_What the exercise asks:_ Transcribe word for word the section of the records below that opens with the line containing "Cráter lunar Carpenter." and closes with the line containing "Der anfangs horizontal"; drop every picture.

_Information provided:_
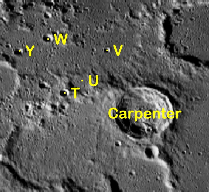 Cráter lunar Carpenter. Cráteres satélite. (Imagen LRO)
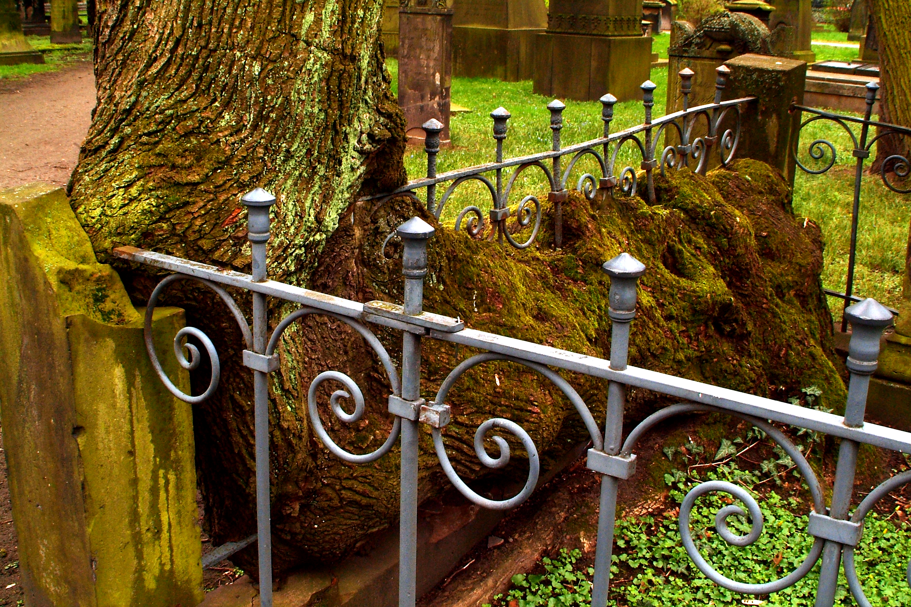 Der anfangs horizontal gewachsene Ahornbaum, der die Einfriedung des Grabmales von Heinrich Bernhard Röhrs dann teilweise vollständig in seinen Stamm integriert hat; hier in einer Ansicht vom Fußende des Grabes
...
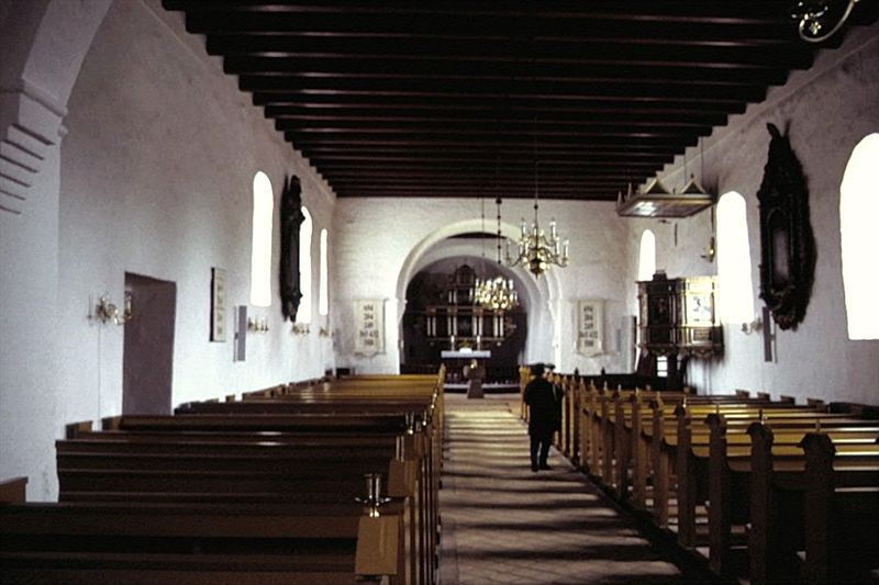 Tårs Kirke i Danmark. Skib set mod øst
---
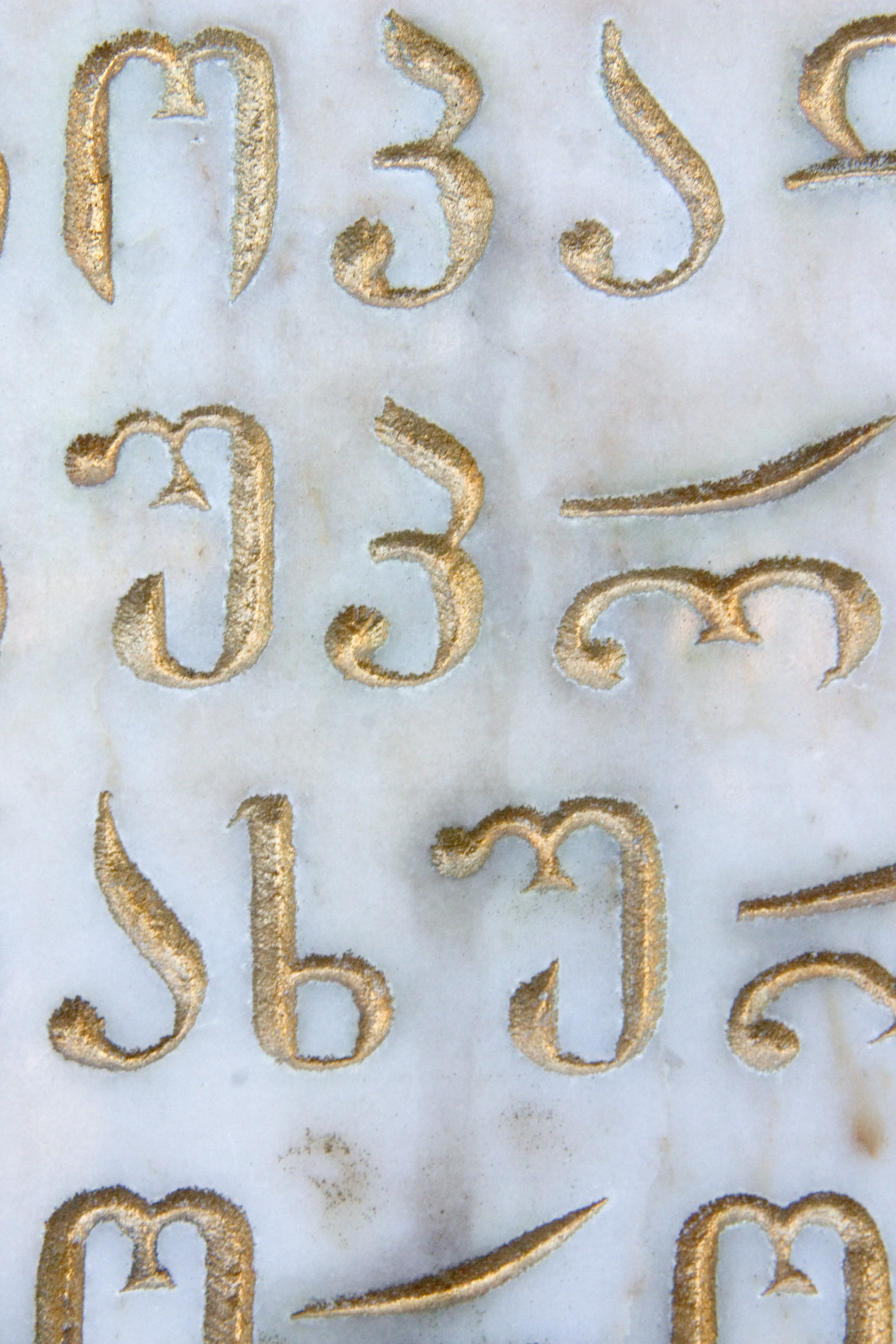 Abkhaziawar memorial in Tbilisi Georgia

_Finished exercise:_
 Cráter lunar Carpenter. Cráteres satélite. (Imagen LRO)
 Der anfangs horizontal gewachsene Ahornbaum, der die Einfriedung des Grabmales von Heinrich Bernhard Röhrs dann teilweise vollständig in seinen Stamm integriert hat; hier in einer Ansicht vom Fußende des Grabes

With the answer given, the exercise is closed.